- Kayaköy Location in Turkey Kayaköy Kayaköy (İzmir)
- Coordinates: 38°12′N 27°49′E﻿ / ﻿38.200°N 27.817°E
- Country: Turkey
- Province: İzmir
- District: Ödemiş
- Elevation: 190 m (620 ft)
- Population (2022): 1,107
- Time zone: UTC+3 (TRT)
- Postal code: 35750
- Area code: 0232

= Kayaköy, İzmir =

Kayaköy (literally "rock ville") is a neighbourhood in the municipality and district of Ödemiş, İzmir Province, Turkey. Its population is 1,107 (2022). Before the 2013 reorganisation, it was a town (belde). The distance from Kayaköy to Ödemiş is 17 km and to İzmir is 100 km.

== History ==

The area around Kayaköy was a zeamet (a kind of fief) during Ottoman era. But beginning by the 19th century, Ottoman government began settling nomadic tribes to former fief lands.

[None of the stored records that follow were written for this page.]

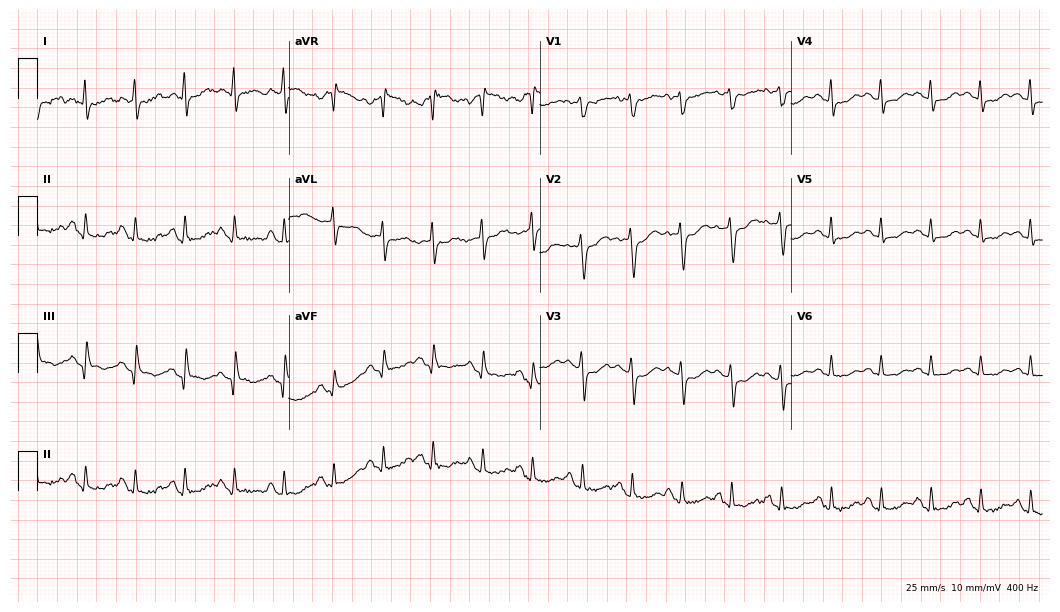
12-lead ECG (10.2-second recording at 400 Hz) from a 54-year-old female. Findings include sinus tachycardia (a sinus rate of 100 beats per minute or more).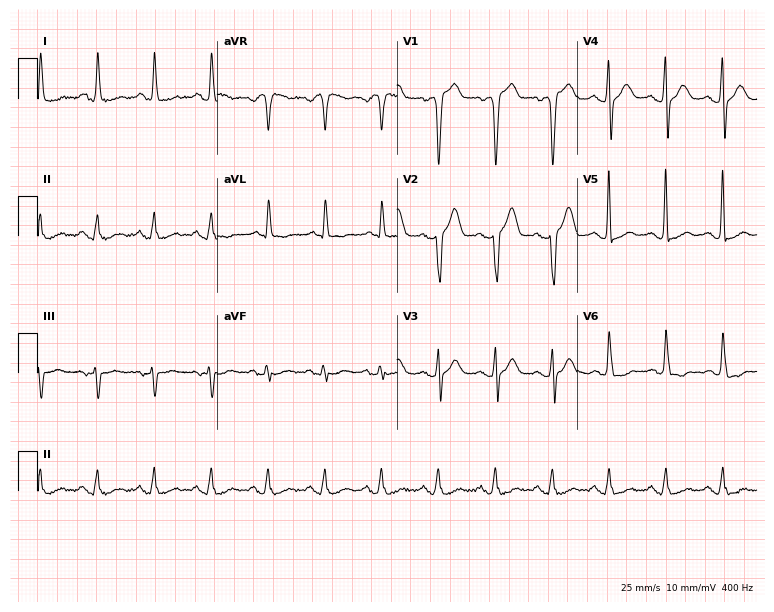
12-lead ECG from a 47-year-old male. No first-degree AV block, right bundle branch block, left bundle branch block, sinus bradycardia, atrial fibrillation or sinus tachycardia recorded for this tracing. Other findings, if any, are not listed.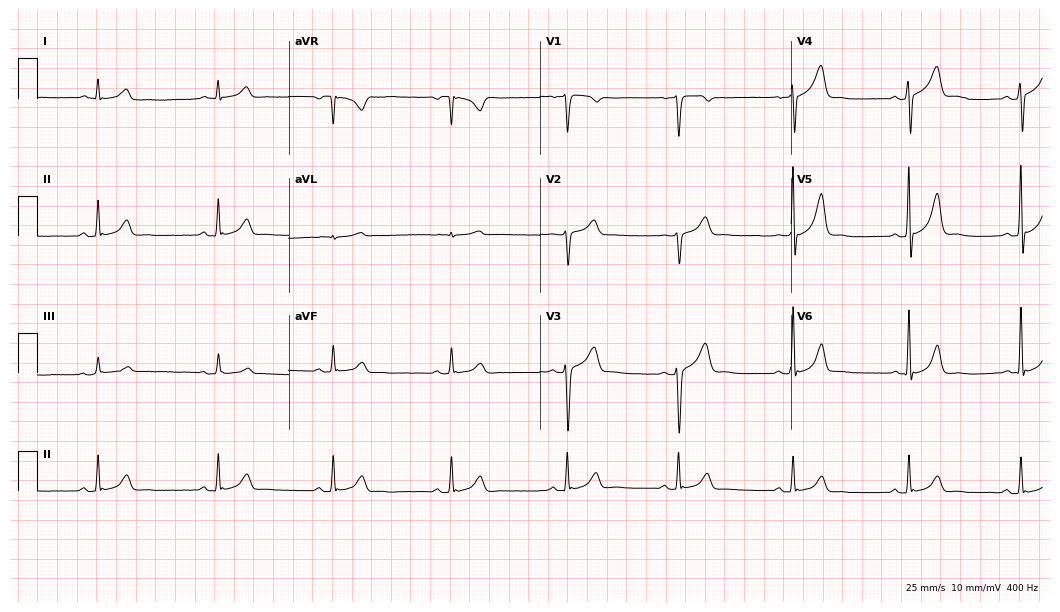
Resting 12-lead electrocardiogram (10.2-second recording at 400 Hz). Patient: a 60-year-old male. The tracing shows sinus bradycardia (a sinus rate of 50 beats per minute or less).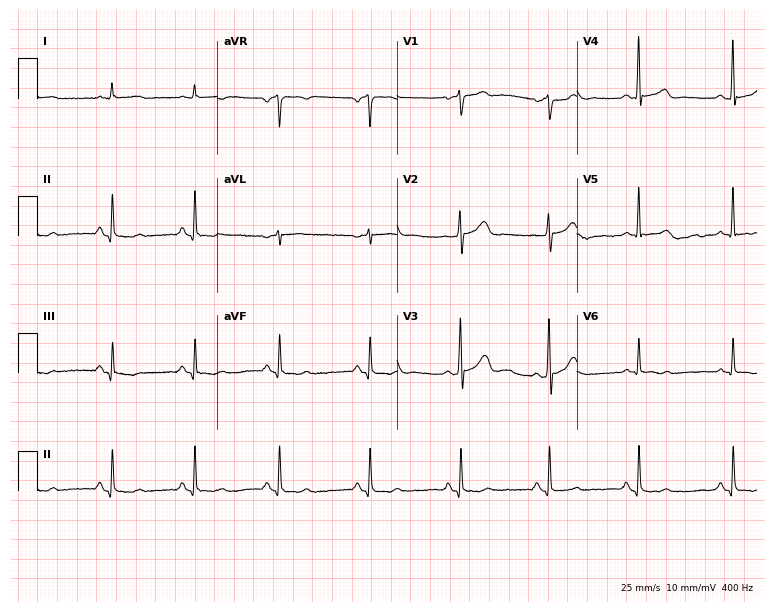
12-lead ECG from a male, 49 years old. No first-degree AV block, right bundle branch block (RBBB), left bundle branch block (LBBB), sinus bradycardia, atrial fibrillation (AF) or sinus tachycardia recorded for this tracing. Other findings, if any, are not listed.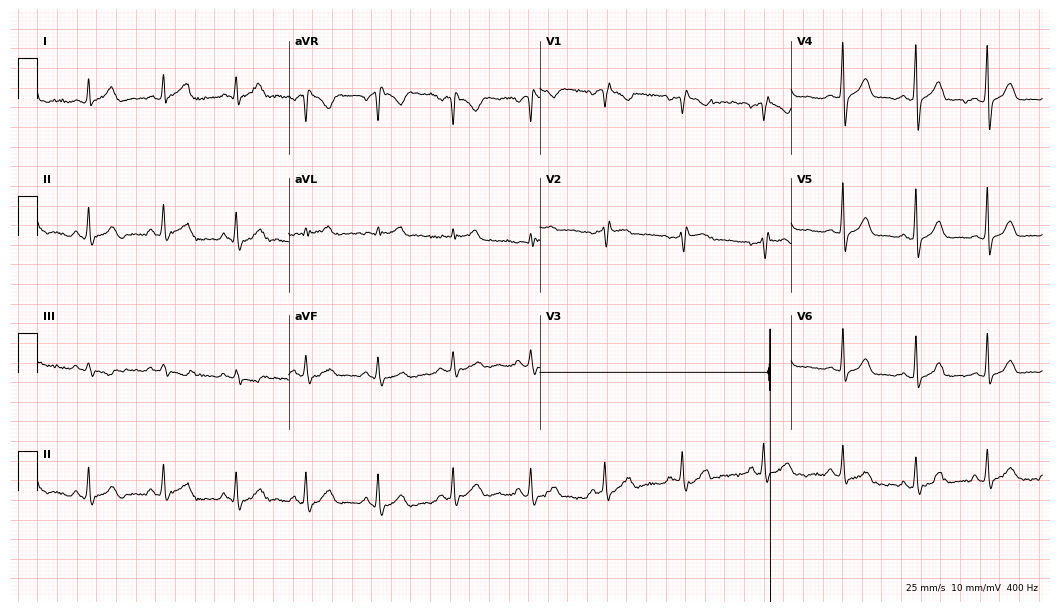
ECG (10.2-second recording at 400 Hz) — a female patient, 25 years old. Screened for six findings — first-degree AV block, right bundle branch block, left bundle branch block, sinus bradycardia, atrial fibrillation, sinus tachycardia — none is recorded.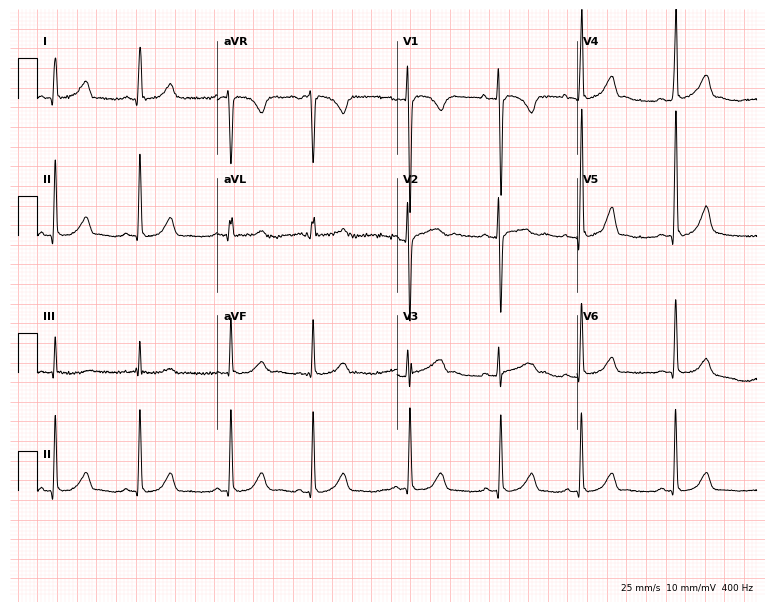
ECG (7.3-second recording at 400 Hz) — a 21-year-old female. Screened for six findings — first-degree AV block, right bundle branch block, left bundle branch block, sinus bradycardia, atrial fibrillation, sinus tachycardia — none is recorded.

A part of the Turkmen tribe of Sarıkeçili from South Anatolia was settled in Kayaköy. Kayaköy was declared a seat of township in 1990.

== Economy==

Kayaköy is situated in a fertile plain. But irrigation facilities need to be developed. Once popular industrial crops like tobacco and cotton are no more popular. They are replaced by potato, pepper and watermelon. Animal husbandry and dairy farming, the traditional source of living of the nomads, are still popular.

== Trivia ==

The mansion of Çakırcalı Mehmet Efe, a bandit and a folk hero, is in Kayaköy and the governance of İzmir Province has decided to restore the mansion. (His grave is also in Kayaköy.)